Assays: Assays of function include measurement of binding to C2a and formation of the C3 convertase and cleavage by the protease factor I in the presence of a cofactor such as C4BP or CR1. The most convenient assay measures cleavability by factor I and C4BP since it only requires C4BP and factor I and SDS gels to analyze the cleavage of the alpha chain of C4b. With C4b there are two cleavages made by factor I yielding the 45,000 Da C4d and two other fragments of ~29,000 and ~14,000 Da.
In vivo: C4b arises from the proteolytic cleavage of C4. The serum concentration of C4 is approximately 400 µg/mL. The primary site of synthesis is the liver, but C4 is also made in macrophages, momcytes, mammary gland, lung, spleen, kidney, brain, and in intestinal epithelial cells.
Regulation : C4b is regulated by both fluid phase and membrane-bound inactivators. Factor I is a serine protease that can cleave C4b at two peptide sites. Cleavage causes a structural rearrangement in C4b forming iC4b (inactive C4b) and iC4b lacks most of the binding sites that C4b possessed. Cleavage and inactivation of C4b by factor I requires that a cofactor be bound to C4b. The primary fluid phase cofactor is C4BP (225 µg/mL in plasma). Some cell membranes, such as human erythrocytes, possess CR1 which can act as a cofactor for factor I. Most human cells and tissues have MCP (membrane cofactor protein, CD46) which also acts as a cofactor for factor I. CR1 only acts on C4b on cells or immune complexes other than the cell bearing the CR1 while MCP only acts on C4b attached to the cell membrane bearing the MCP. Separate from the action of factor I the interactions of C4b with C4BP and CR1 inhibit other complement functions of C4b through competition with binding of C2a and through decay acceleration of the C3 convertase C4b,C2a. DAF (decay accelerating factor) is another membrane-bound protein that is present on most human cells and it interacts with C4b. It is not a cofactor for factor I and only promotes the dissociation of C3/C5 convertases containing C4b (C4b,C2a and C4b,C2a,C3b). The interactions of CR1, MCP, and DAF with C4b do not inactive the C4b itself and it is capable of continuing all of its complement functions once dissociated from them so long as it has not been cleaved by factor I.
Deficiencies: Complete deficiencies of C4 are rare due to the presence of four genes in most individuals . Deficient individuals have been found to lack classical pathway function and to suffer from severe immune complex disease similar to individuals with complete lack of the C4A isotype, but who possess the C4B isotype (see Diseases, below).
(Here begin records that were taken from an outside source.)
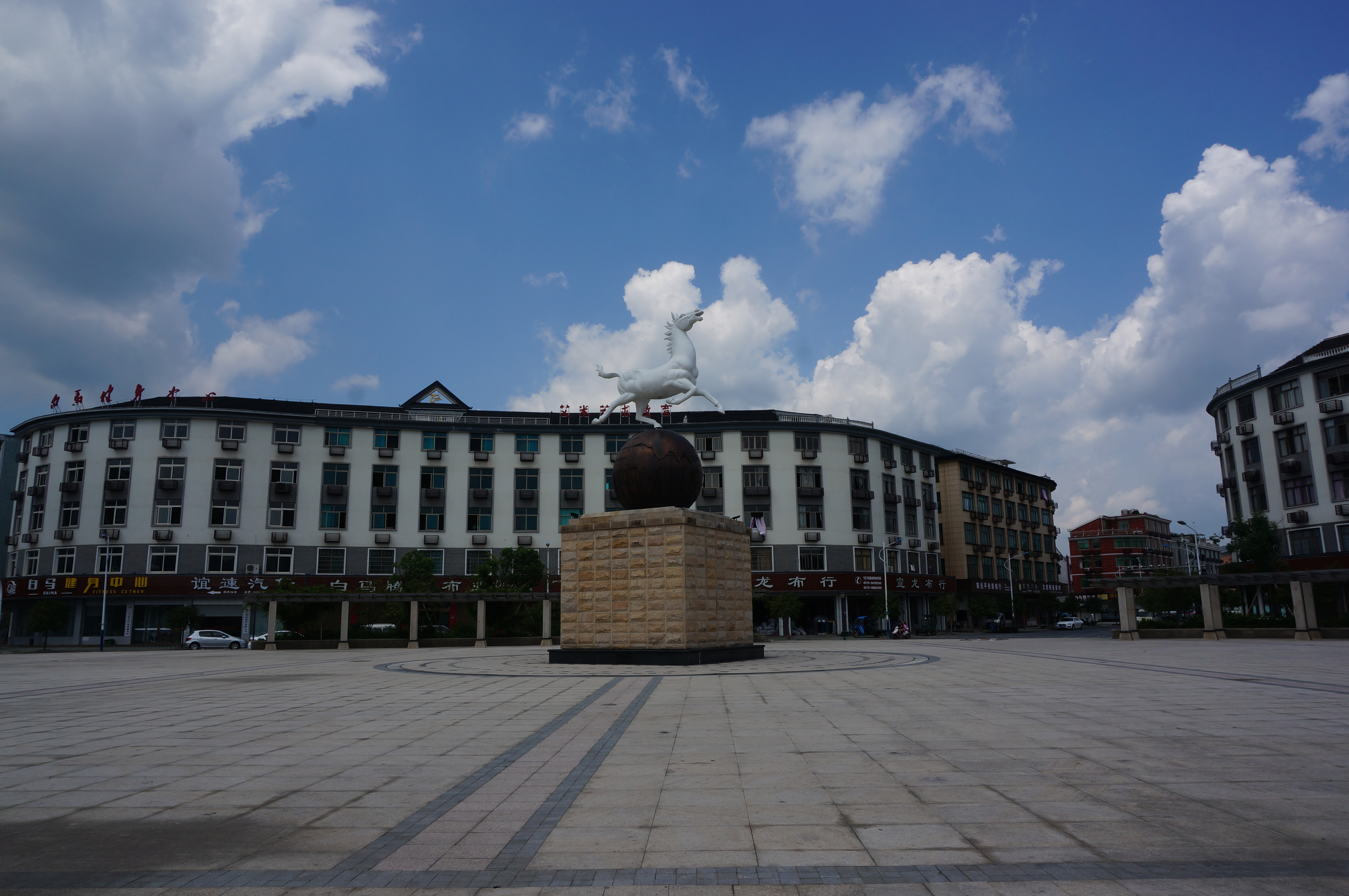 浦江县白马镇白马广场。
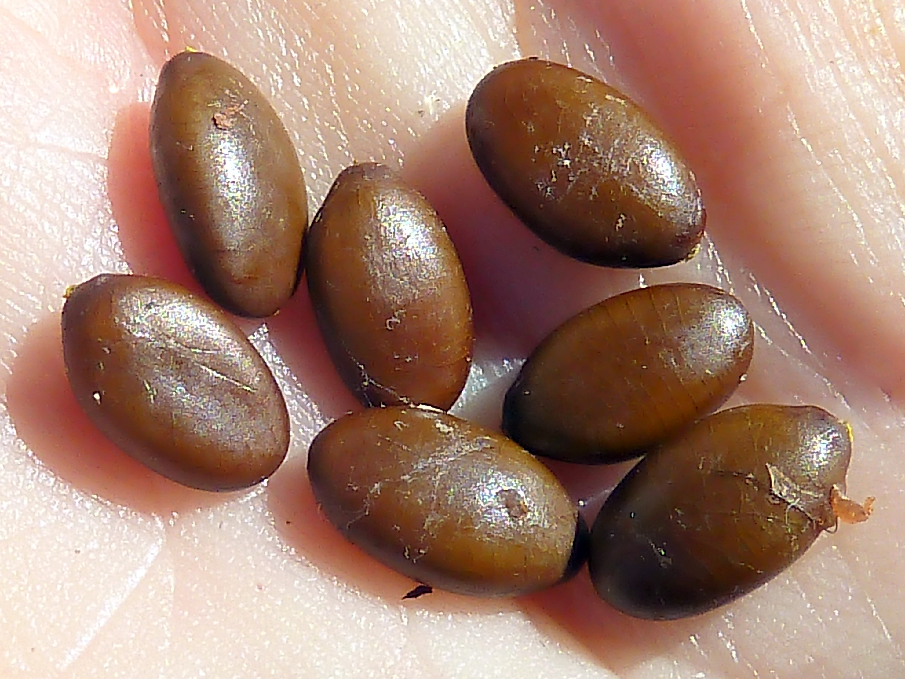 Gleditsia triacanthos (Acacia de tres espinas) - Semillas sueltas. - Ornamental/cultivado, Plaza de Roma (hoy día Pza de Manuel Becerra), Madrid Capital (España).
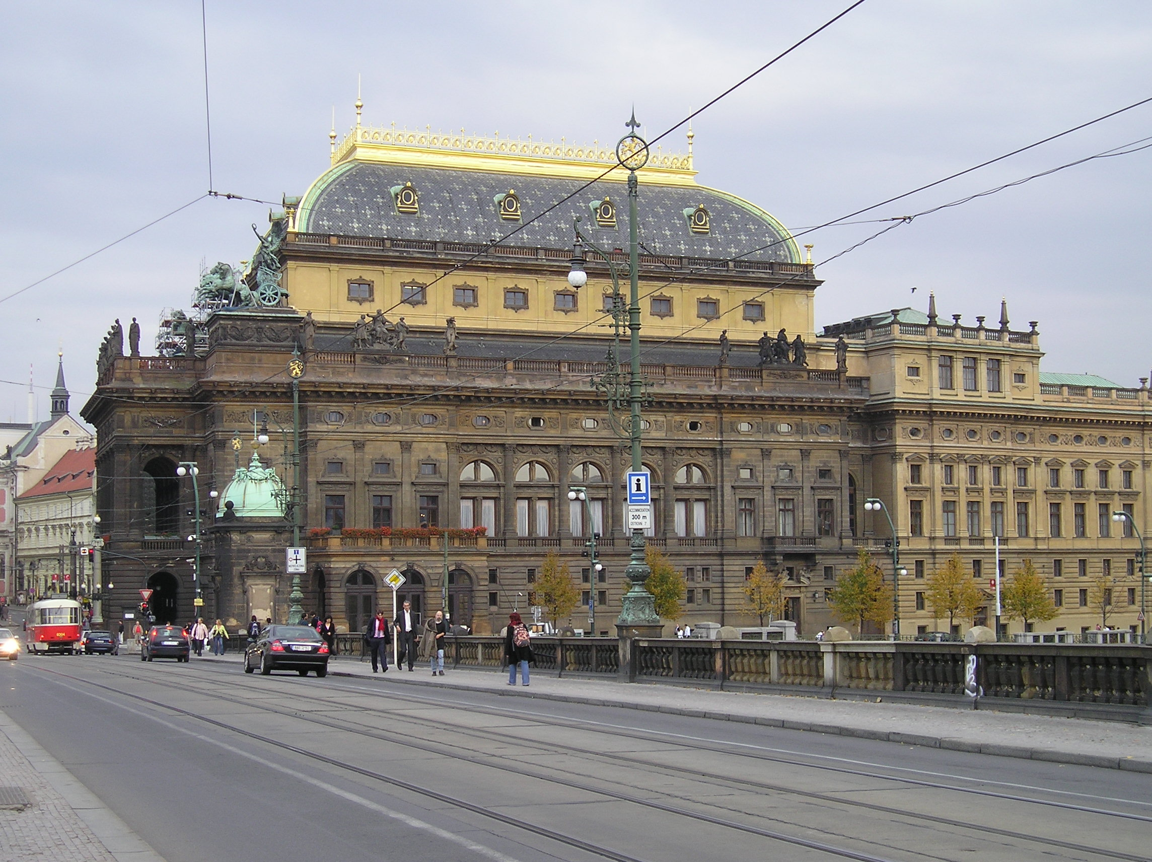 Praag - Národní divadlo
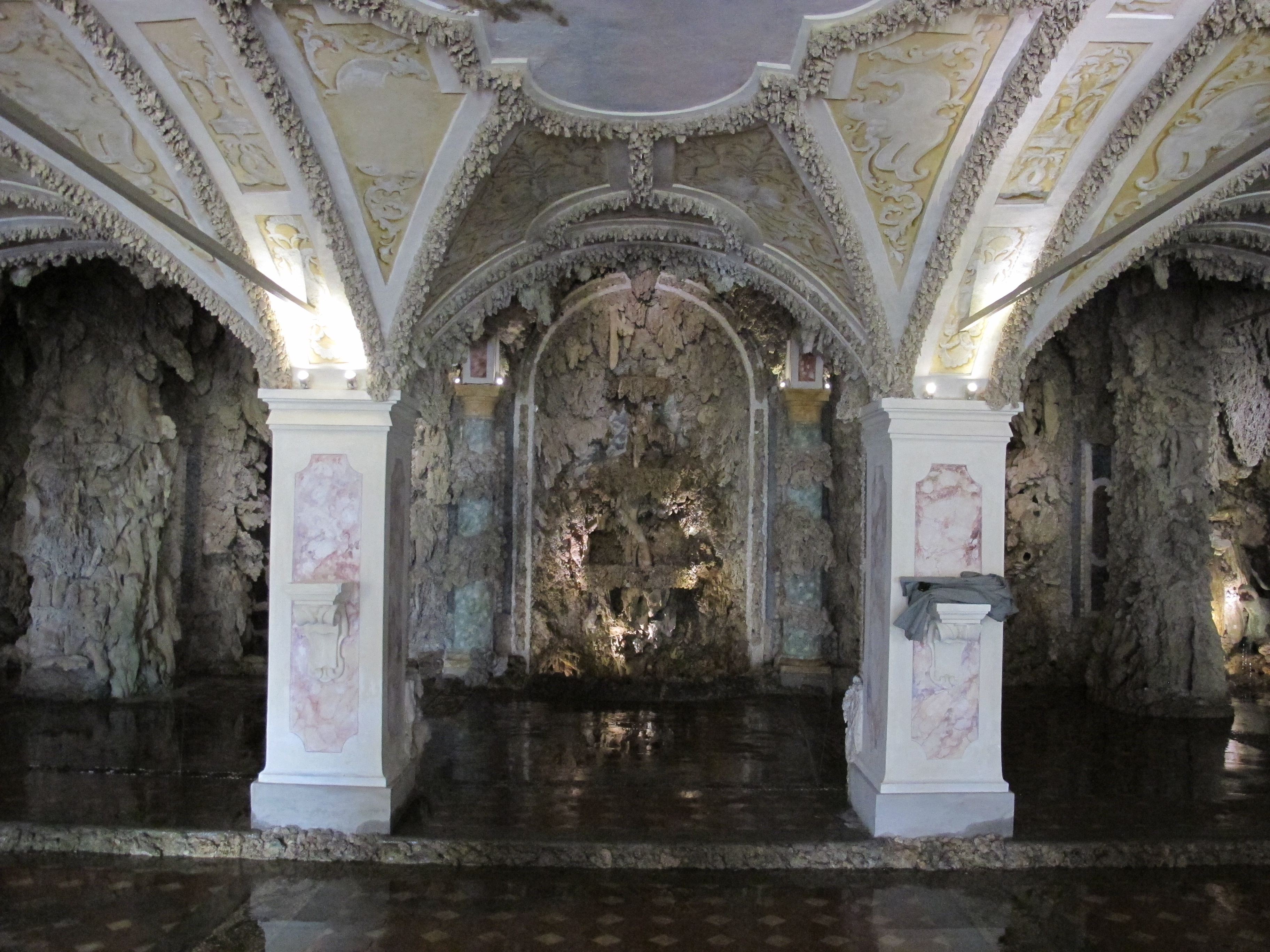 Villa salviati, grotta, prima zona
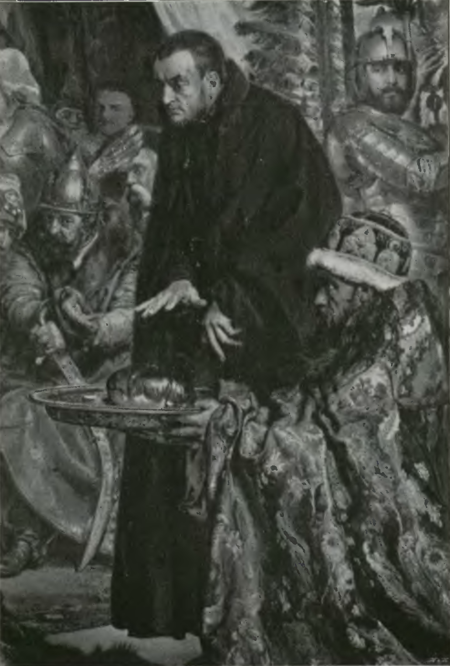 grafika z albumu PL Stanisław Witkiewicz - 'Matejko'

Diseases: Deficiency of the C4A variant in humans is correlated with an increased incidence of autoimmune disorders, primarily systemic lupus erythematosus (SLE). It is thought that the increased reactivity of C4A with amino groups found on proteins is important for effective activation of complement on immune complexes. Low concentrations of C4A due to heterozygous or homozygous states (most humans carry four C4 genes) is associated with less efficient clearance of immune complexes.
Precautions/Toxicity/Hazards: The source of this protein is human serum, therefore precautions appropriate for handling any blood-derived product must be used even though the source was shown by certified tests to be negative for HBsAg, HTLV-I/II, STS, and for antibodies to HCV, HIV-1 and HIV-II. MSDS available upon request.